Tem um carrinho, onde empilha os jornais e puxa. Com as irregularidades das
calçadas e a travessia da rua, caindo ou subindo do meio fio, faz um barulho
alto no silêncio da madrugada. Hoje falo com ele. Que ganhe os trocados
entregando os seus jornais, mas use um veículo não barulhento e deixe as
madrugadas do Grajaú em silêncio.
Levantei a persiana, olhei a rua, que era atravessada por ele na madrugada
chuvosa. O "bouganville" do prédio em frente está florido, as telhas da casa
do lado do edifício brilham na chuva. O garoto é magro, uma capa de plástico
sobre os ombros, a beirada da calça "jeans" molhada, o tênis encharcado,
atingiu o outro lado da rua e puxou o carrinho também envolvido em plástico.

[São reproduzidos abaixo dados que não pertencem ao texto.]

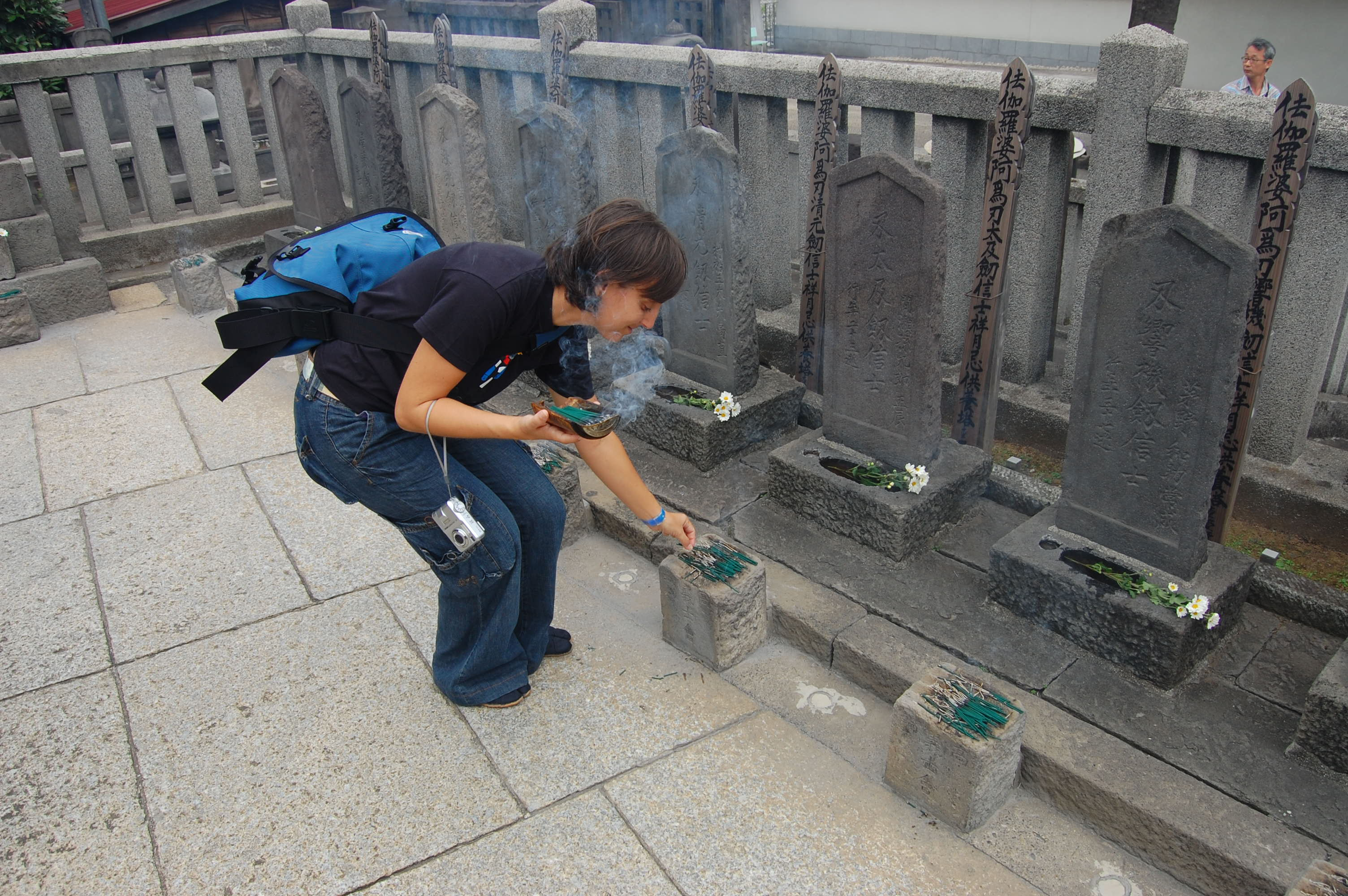 Poniendo incienso en las tumbas de los 47 Ronin, en el Templo Sengakuji, Tokyo.

Percebo que é muito cuidadoso com as notícias que diariamente veicula. O que
vi logo me acalmou. Não ia reclamar hoje, não ia reclamar nunca. Por motivos
óbvios. Primeiro, não acordo todos os dias com o ruído da traquitana, segundo,
mesmo que acordasse, seria um modesto tributo ao trabalho duro de garoto
trabalhador, que deve ganhar pouco por atividade diária e cansativa. Por certo
o meu sono estava mais leve, face aos problemas do dia a dia deste violento
século XXI. E que violência o garoto do jornal pode ter que enfrentar, até
para não lhe roubarem os jornais, ou o velho tênis, ou a capa de chuva
transparente... Teria tomado café? E se oferecesse um café diário? Não
ofereceria, nem ele aceitaria, pois pensaria que por trás do oferecimento
deveria haver qualquer interesse espúrio. Pelo menos não vou reclamar do
ruído. Desci a persiana, que ele já saíra do meu campo de visão, ainda que
ouvisse o ruído do carrinho andando pelo resto da rua. Arrimo de família, mãe
pobre, irmãos menores? Ficarei com estas dúvidas, que podem até voltar em
outras madrugadas, quando ouvir os mesmos ruídos. Ficarei na cama coberto e
ele continuará entregando jornais pelas madrugadas da vida.
Ao anônimo menino a homenagem desta crônica, escrita enquanto seu barulho
desapareceu e ficou a música gostosa da chuva no telheiro da minha velha casa.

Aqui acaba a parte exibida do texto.